SAN FRANCISCO — Heading into Tuesday night’s game, the Golden State Warriors were confident the return of Stephen Curry would be just what they needed to continue the momentum they had established earlier at home without him.
They finally found their best player. Their starting roster — the best five-man unit in the league — was full for the first time since Dec. 3. They were facing an understaffed and struggling Phoenix Suns team.
Instead, the Warriors looked like a similar version of the team they were when Curry went down with a left shoulder subluxation, falling to the Suns 125-113.
“I think with Steph and [Andrew Wiggins] back, we probably relaxed a little bit more than we should have,” Golden State guard Klay Thompson said. “We thought with them we’d just get the double.
But Curry and Wiggins have dust to shake off, and it was obvious.
Curry, who missed 11 games after being injured Dec. 14, wore a shooting sleeve on his left arm that extended from his shoulder to his wrist. He said physically he got through the game well and didn’t think about his shoulder during the action – something that was crucial for him to do to be cleared to play.
On Friday, Curry said he didn’t think his conditioning had taken too much of a hit when he was laid off, and although he played 31 minutes on Tuesday night, he admitted playing under a one-minute restriction was affecting his ability to find your own rhythm.

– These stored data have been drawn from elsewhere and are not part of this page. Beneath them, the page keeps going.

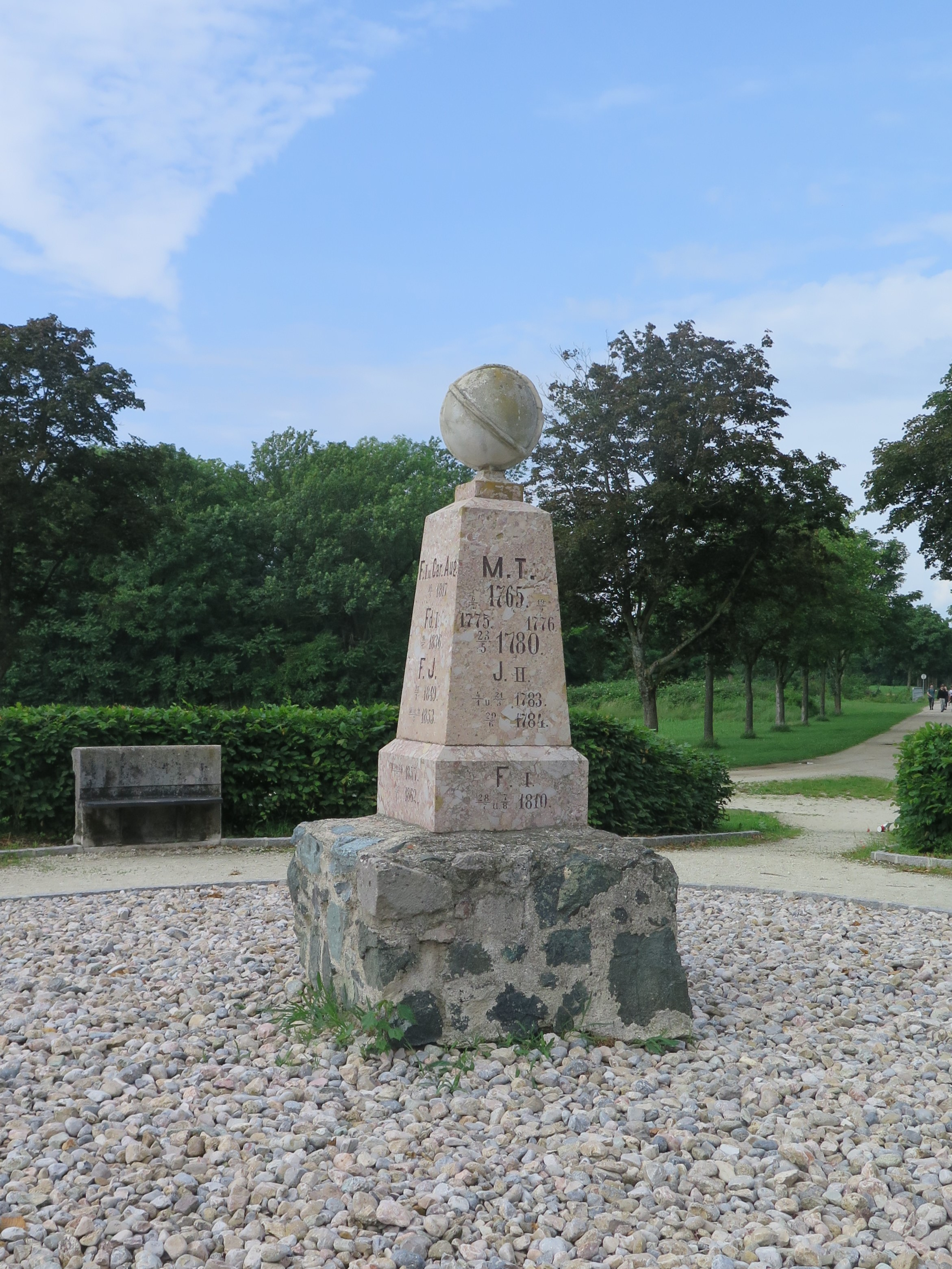 Verlobungsstein im Akademiepark Wr. Neustadt
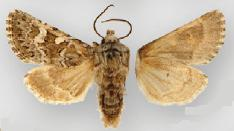 Psammopolia ochracea male
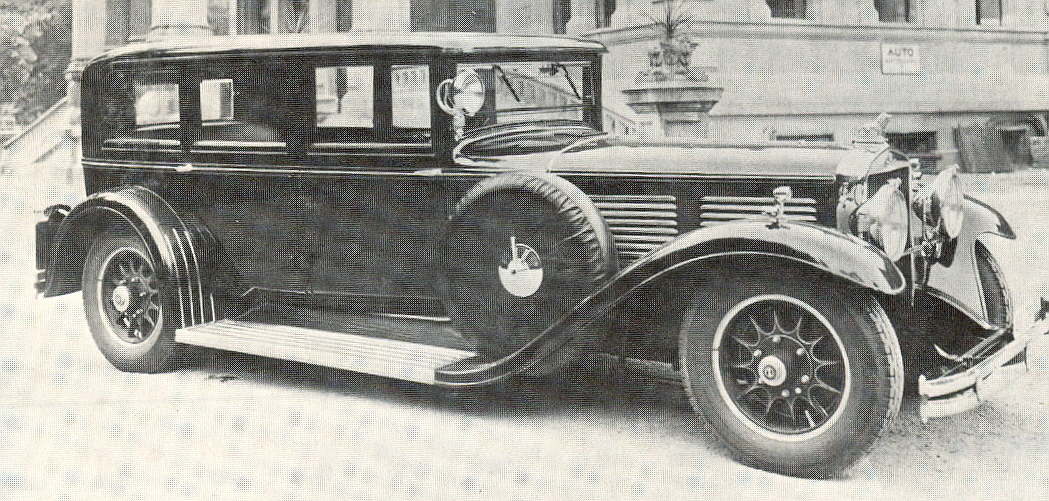 Gräf & Stift SP 8 Pullman (1931)
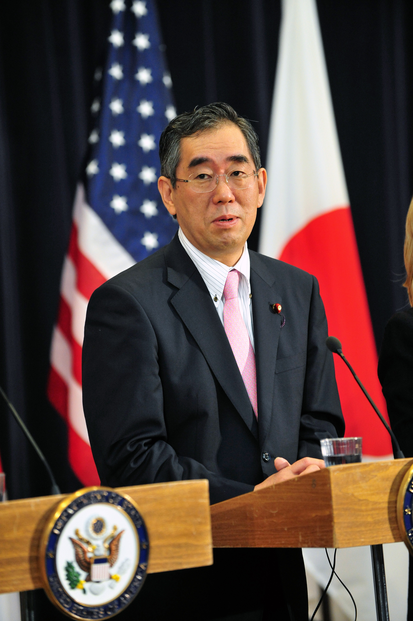 松本剛明外務大臣。

Knowing he would only play for certain periods of time, he said there was a level of pressure to get back into shape in a limited amount of time, which he tried to balance while playing within the game. .
“It’s random with how much rust you’ll get and how close you can get to game speed,” Curry said. “The first quarter was good to be out there, running with our guys. … I felt like I was getting stronger as the game went on. … By the fourth, the intensity of the game increased. We were playing very desperately trying to come back and make a few plays. I felt like myself again.
Curry scored 16 of his 24 points in the fourth quarter. He shot 8 of 22 from the floor, including 5 of 15 of 3.
Wiggins, playing his second game after a groin strain and subsequent injury, finished with 10 points but did it on 5 of 16 shots and lacked the aggression and pace he had before his absence.
Thompson started the night scoring 14 of his 29 points in the first quarter, then cooled off. In his first game off the bench since Dec. 3, Jordan Poole scored 27 points.
With just over four minutes left in the game, Curry hit three straight 3-pointers to bring the Warriors back to life. Three minutes later, a Poole layup, a save, a Poole 3 and another save had taken the Warriors into the six after they trailed to 27.
Outside of timeout, Curry was called for a foul, sending Damion Lee to the line and giving the Suns a three-possession lead. Those free throws ended up being the dagger.
“Hopefully this fourth quarter was the team I’ve come to know, love and recognize,” Warriors coach Steve Kerr said. “But we have to show in the first quarter, not in the fourth.”
The fourth quarter, Curry said, exemplified the “level of focus, unity, toughness, high-IQ basketball” the Warriors stand for and what they know it takes to win.
But the first three quarters saw the Warriors’ offense disjointed and their defense nearly non-existent. Phoenix, playing without Devin Booker, Chris Paul, Deandre Ayton, Cameron Johnson and Cameron Payne, ended the first quarter on a 10-0 run and by halftime held a 14-point lead.
“I have to do a better job of giving [the Warriors] the slap Phoenix gave us,” Kerr said. “A team has the edge emotionally like Phoenix did, and they set the tone right away. That’s all it takes.”
Both Kerr and Thompson said Tuesday’s contest should remind the Warriors that there are no easy games in the NBA, no matter how healthy their roster is or how exhausted their opponent’s is.
“You need a revival,” Kerr said. “You have to understand the level of commitment to each other, to the game that it takes to win a title.”
It’s not just a callback to the Warriors’ younger players and two-way players, who Kerr says didn’t play against Phoenix, but to their veterans who won multiple championships.
But after playing their 41st game of the season – the official halfway point – there were other reminders of that, other games after which the Warriors shared a similar sentiment: that they understand they don’t not meet their standard.
“We’ve been talking about this for a long time,” Curry said. “Eventually you have to do it, otherwise time is running out. … We have 41 games to figure it out – otherwise we won’t.”